The caller then is forced to handle the exception—they have to unpack the Try wrapper to get the actual result out—so you can add convenience methods like ifSucceeded/ifFailed, methods like map which can transform the success condition, methods like flatMap which can be used to chain subsequent calls while collecting the first error which occurred, and so forth. There are almost certainly even some libraries you can use which provide this utility class out of the box.

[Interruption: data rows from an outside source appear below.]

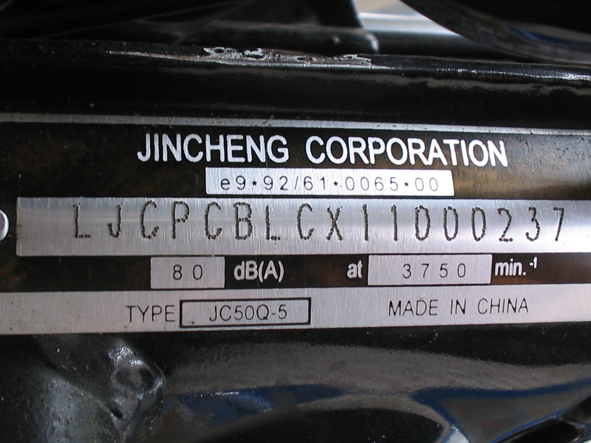 Voorbeeld framenummer bromfiets
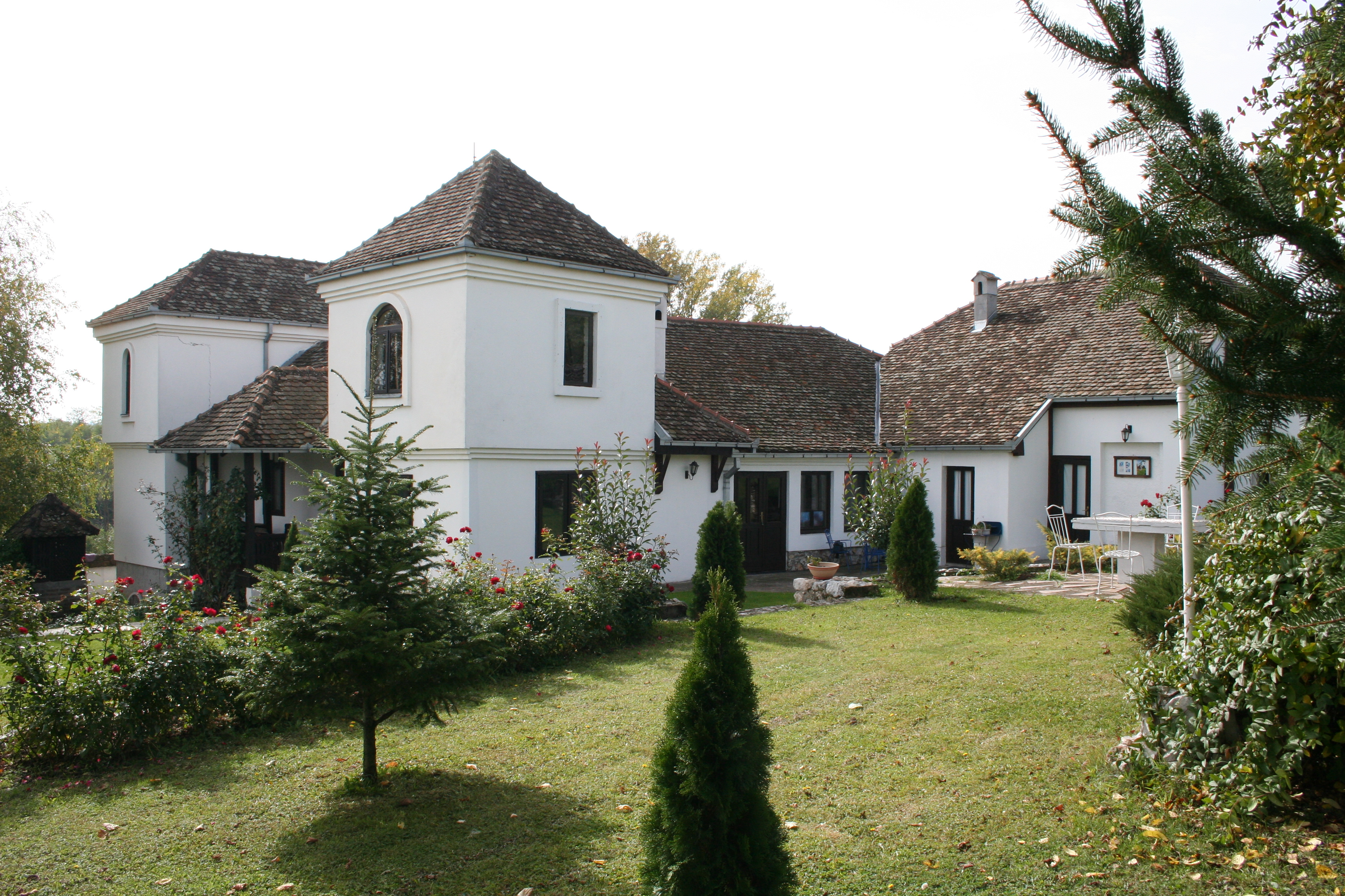 Vila Albedo, Varna
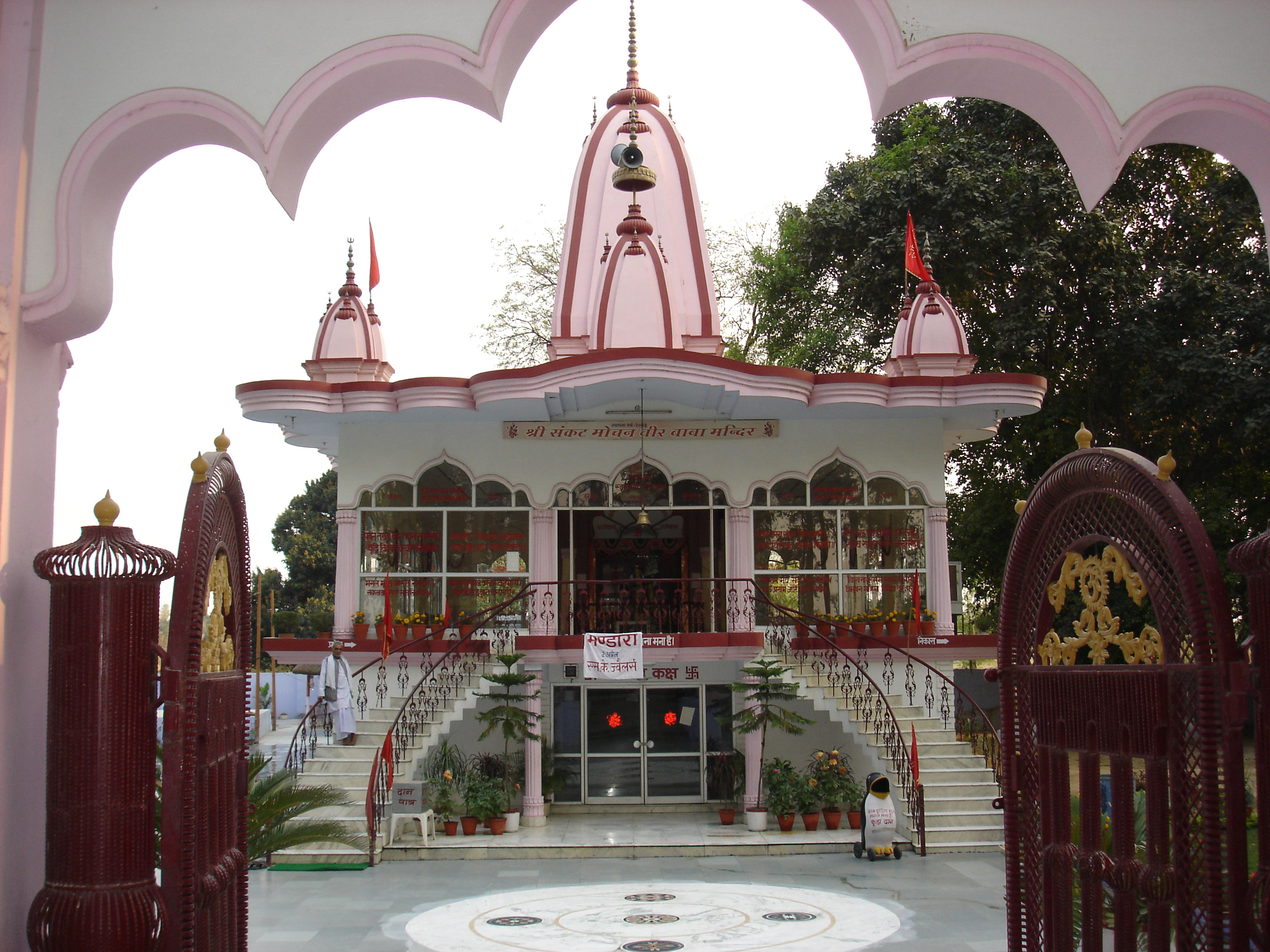 Shri Sankat Mochan Temple on Lakhimpur baharaich road
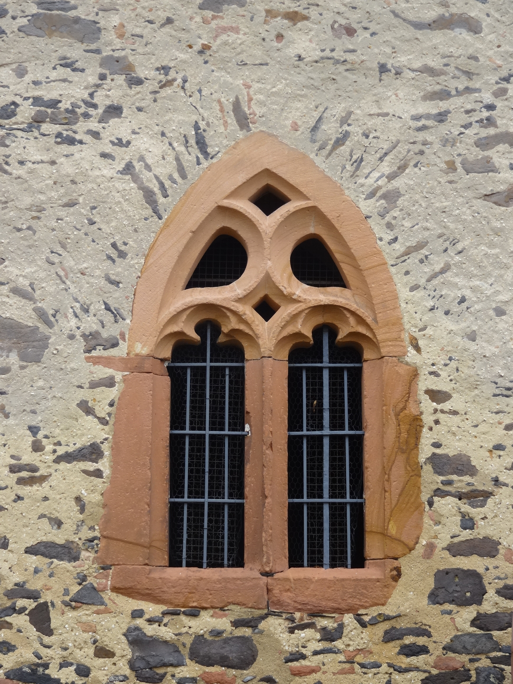 Johanniter-Turm Nidda
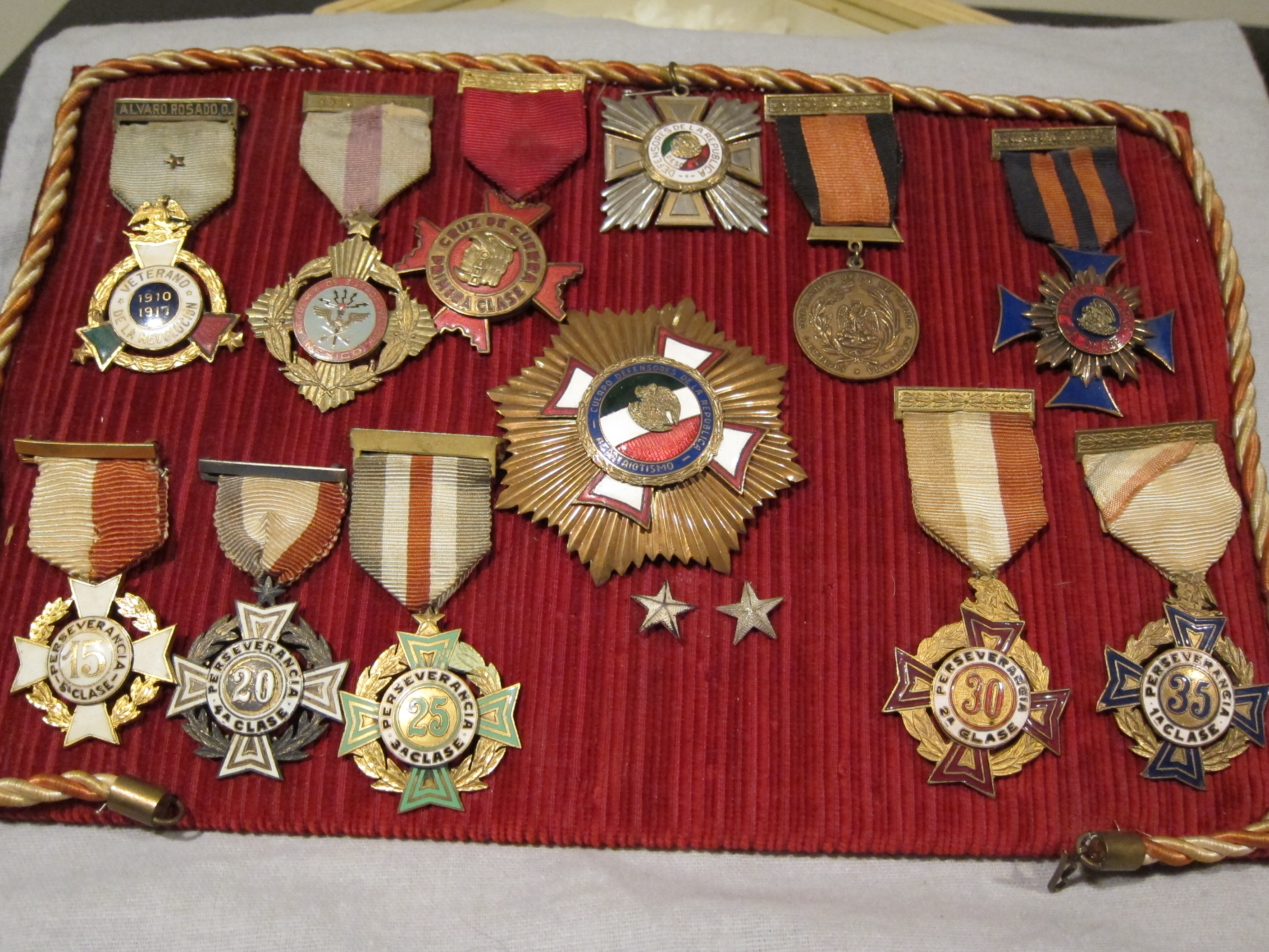 Medallas militares recibidas por el General Álvaro Rosado Osorio
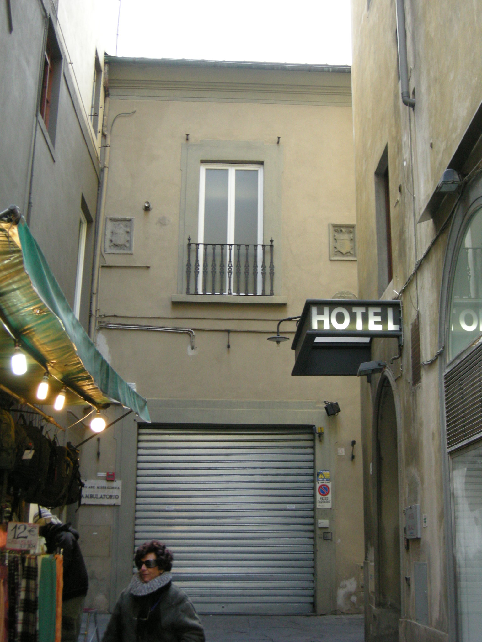 Chiesa di San Cristoforo degli Adimari

When using this pattern, I have noticed there seems to be a temptation to avoid using actual exception classes for the failure object, but if you're working inside a language where thrown exceptions are a feature, I recommend still using the provided class hierarchy which is otherwise used for thrown exceptions. My reasoning:

  • The caller might want to rethrow it as an actual exception, even if you didn't want to
  • The caller might want to attach your failure object as the cause for their own exception
  • The caller might want to log a stack trace of the failure—by returning a simpler object, you throw away all the useful diagnostics about where the error occurred

Other than that, this is a fairly straightforward pattern to use, and people familiar with Optional<T> will already get the gist of how to use Try<R>.

Advice for this one:

  • Only use it in those cases where the error must be handled by the caller. Because it essentially makes the exception a checked exception, you want to try to avoid forcing people to handle every possible kind of error. This pattern is a bad fit for unexpected errors because it increases the burden on the caller using the API.
  • When possible, use real exception objects to represent the error conditions, so that the caller can treat them the usual way if they want.

Tying things up

The tl;dr comes down to:

  • If you're using a functional style, go with Try<T> monads.
  • If you're using an object-oriented style, choose between Try<T> monads or thrown exceptions and stick to it consistently, and if you do use thrown exceptions, beware of which ones you make checked exceptions.
  • If you have no better option, return 0 for success and a unique error code for failure, and provide a function to explain the error code.
  • Regardless of which you choose, consider what the caller is going to want to do when they get the error.